De acordo com o Haaretz, o projeto arqueológico é executado pelo grupo de colonos de direita Ir David Foundation, também conhecida como Elad, os principais financiadores das escavações arqueológicas controversas em torno da Cidade Velha de Jerusalém, ao mesmo tempo, gerir a Cidade do Parque Nacional de David, que foi criada para promover a conexão judaica a Jerusalém.

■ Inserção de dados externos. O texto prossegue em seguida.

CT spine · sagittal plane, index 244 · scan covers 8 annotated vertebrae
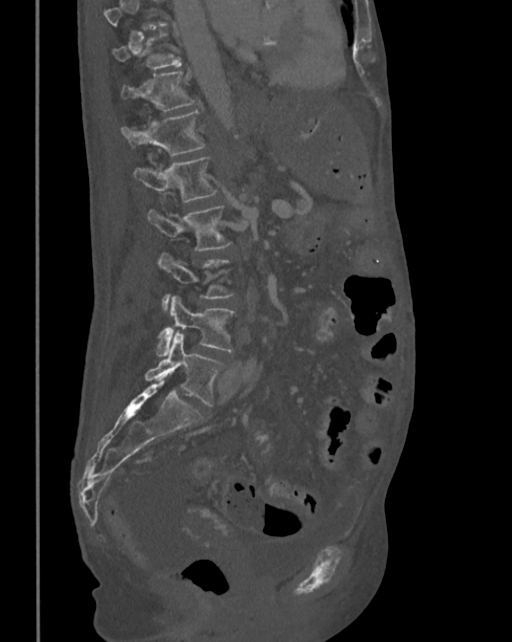 Boxes: x1:y1:x2:y2 in pixels. No box is given to a vertebra that the top edge of the scan cuts off. Vertebrae labeled: T10 at 112:31:181:72, T11 at 120:71:198:110, T12 at 120:111:205:155, L1 at 133:156:219:201, L2 at 148:205:232:251, L3 at 158:252:234:311, L4 at 157:296:237:356, L5 at 145:333:228:407.
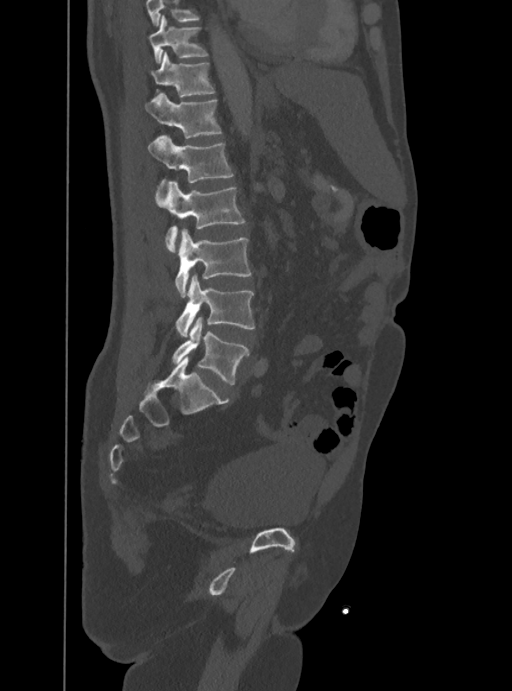 CT. sagittal view. bone-window reconstruction
Boxes: x1 y1 x2 y2 (pixel coords, space-separated). A vertebra cut off by the top edge of the scan is not labeled and has no box. The labeled vertebrae in this slice are: T10 at 149 14 207 63, T11 at 152 51 215 99, T12 at 145 93 222 139, L1 at 148 134 234 194, L2 at 155 181 244 252, L3 at 175 229 251 297, L4 at 175 274 255 336, L5 at 173 318 248 384.
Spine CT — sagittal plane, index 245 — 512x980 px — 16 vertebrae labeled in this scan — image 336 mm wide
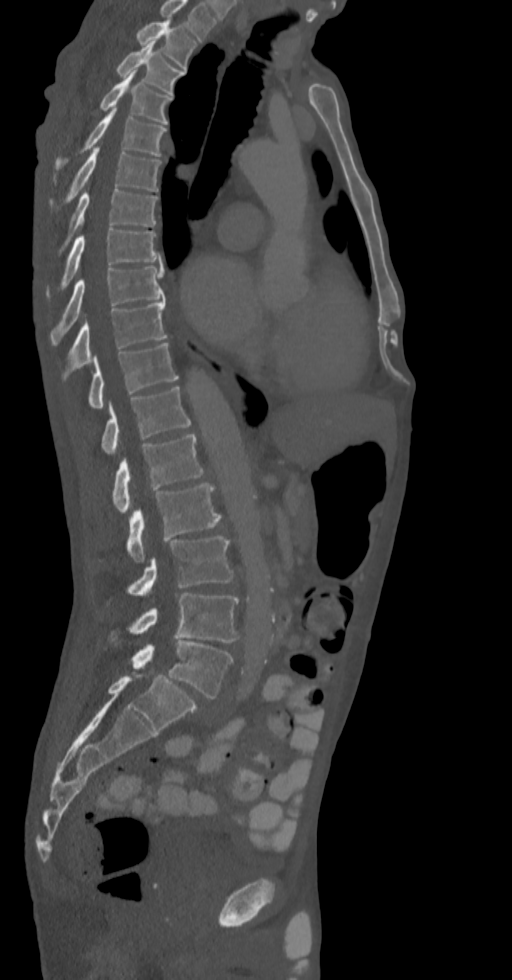 Box edges are left/top/right/bottom in pixels.
The highest labeled vertebra in this scan is T2; the lowest is L5.
T2: left=135, top=20, right=197, bottom=69
T3: left=116, top=43, right=183, bottom=95
T4: left=99, top=72, right=172, bottom=124
T5: left=55, top=108, right=166, bottom=173
T6: left=48, top=148, right=160, bottom=211
T7: left=58, top=187, right=157, bottom=255
T8: left=45, top=229, right=160, bottom=299
T9: left=50, top=267, right=163, bottom=343
T10: left=64, top=299, right=166, bottom=377
T11: left=88, top=343, right=177, bottom=409
T12: left=102, top=386, right=191, bottom=455
L1: left=112, top=434, right=204, bottom=513
L2: left=128, top=483, right=221, bottom=563
L3: left=128, top=536, right=233, bottom=596
L4: left=111, top=593, right=239, bottom=642
L5: left=130, top=640, right=233, bottom=698
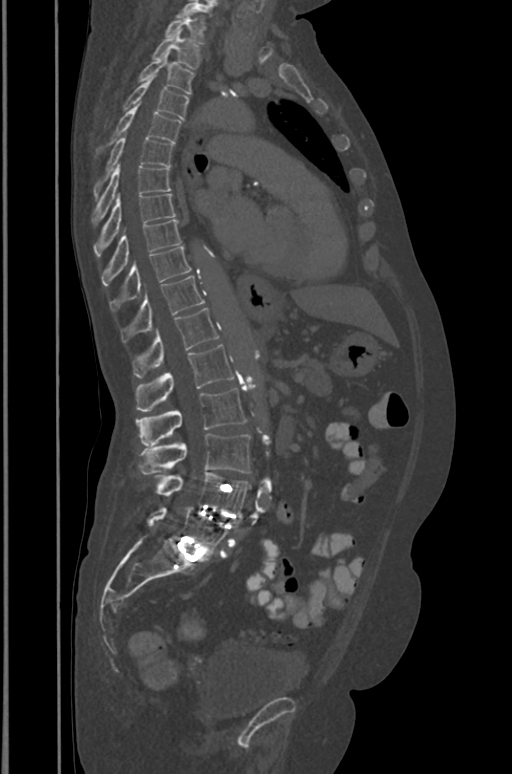 CT spine. sagittal view

<vertebrae><v name="T1" x1="165" y1="12" x2="205" y2="43"/><v name="T2" x1="152" y1="33" x2="199" y2="69"/><v name="T3" x1="137" y1="51" x2="194" y2="94"/><v name="T4" x1="123" y1="77" x2="189" y2="119"/><v name="T5" x1="97" y1="103" x2="181" y2="152"/><v name="T6" x1="94" y1="134" x2="173" y2="197"/><v name="T7" x1="93" y1="164" x2="171" y2="222"/><v name="T8" x1="94" y1="193" x2="176" y2="257"/><v name="T9" x1="102" y1="219" x2="181" y2="285"/><v name="T10" x1="110" y1="245" x2="190" y2="310"/><v name="T11" x1="120" y1="276" x2="205" y2="342"/><v name="T12" x1="132" y1="308" x2="218" y2="377"/><v name="L1" x1="136" y1="344" x2="233" y2="411"/><v name="L2" x1="136" y1="389" x2="245" y2="446"/><v name="L3" x1="139" y1="434" x2="250" y2="474"/><v name="L4" x1="156" y1="472" x2="250" y2="513"/><v name="L5" x1="148" y1="506" x2="227" y2="554"/></vertebrae>

O parque é o único local turístico em Israel administrado por uma empresa privada, de acordo com o Instituto de Pesquisa Aplicada - Jerusalém (Arij)
Elad visa "redescobrir e preservar a cidade bíblica de Davi", em um esforço para se conectar judeus às suas raízes bíblicas através do turismo, escavação arqueológica, e "judaizantes Jerusalém" através da compra casas em bairros maioria palestina.

A organização começou a compra e aquisição de casas palestinas em Jerusalém Oriental ocupada no início de 1990, e mais tarde estabeleceu a Cidade de Davi Settlement no bairro palestino de Wadi Hilweh.

As autoridades israelenses anunciaram um plano para construir um parque história judaica em Wadi Hilweh em 2014 fevereiro, para o qual sete famílias tinham recebido ordens de despejo para o projeto, de acordo com o Centro de Informações Hilweh Wadi.

escavações israelenses na entrada para o bairro de Wadi Hilweh também destruíram antiguidades islâmicos do Umayyad e eras califado de Abbasid, incluindo um cemitério muçulmano, segundo a Fundação Al-Aqsa para Endowment e Património

O grupo Elad também manteve-se uma grande força no movimento colono israelense em Jerusalém Oriental, levando uma aquisição de 25 edifícios no bairro de Silwan ano passado, o que constituiu a maior incursão de colonos israelenses em um bairro palestino nos últimos 20 anos, Arij relatado.


Grupos de direitos humanos afirmam que estas escavações, muitas vezes procuram promover herança judaica e apego à cidade ocupada, negligenciando história palestina, a fim de promover alegações de propriedade judaica e mais deslocar os palestinos, particularmente os que vivem em bairros ao redor da Cidade Velha.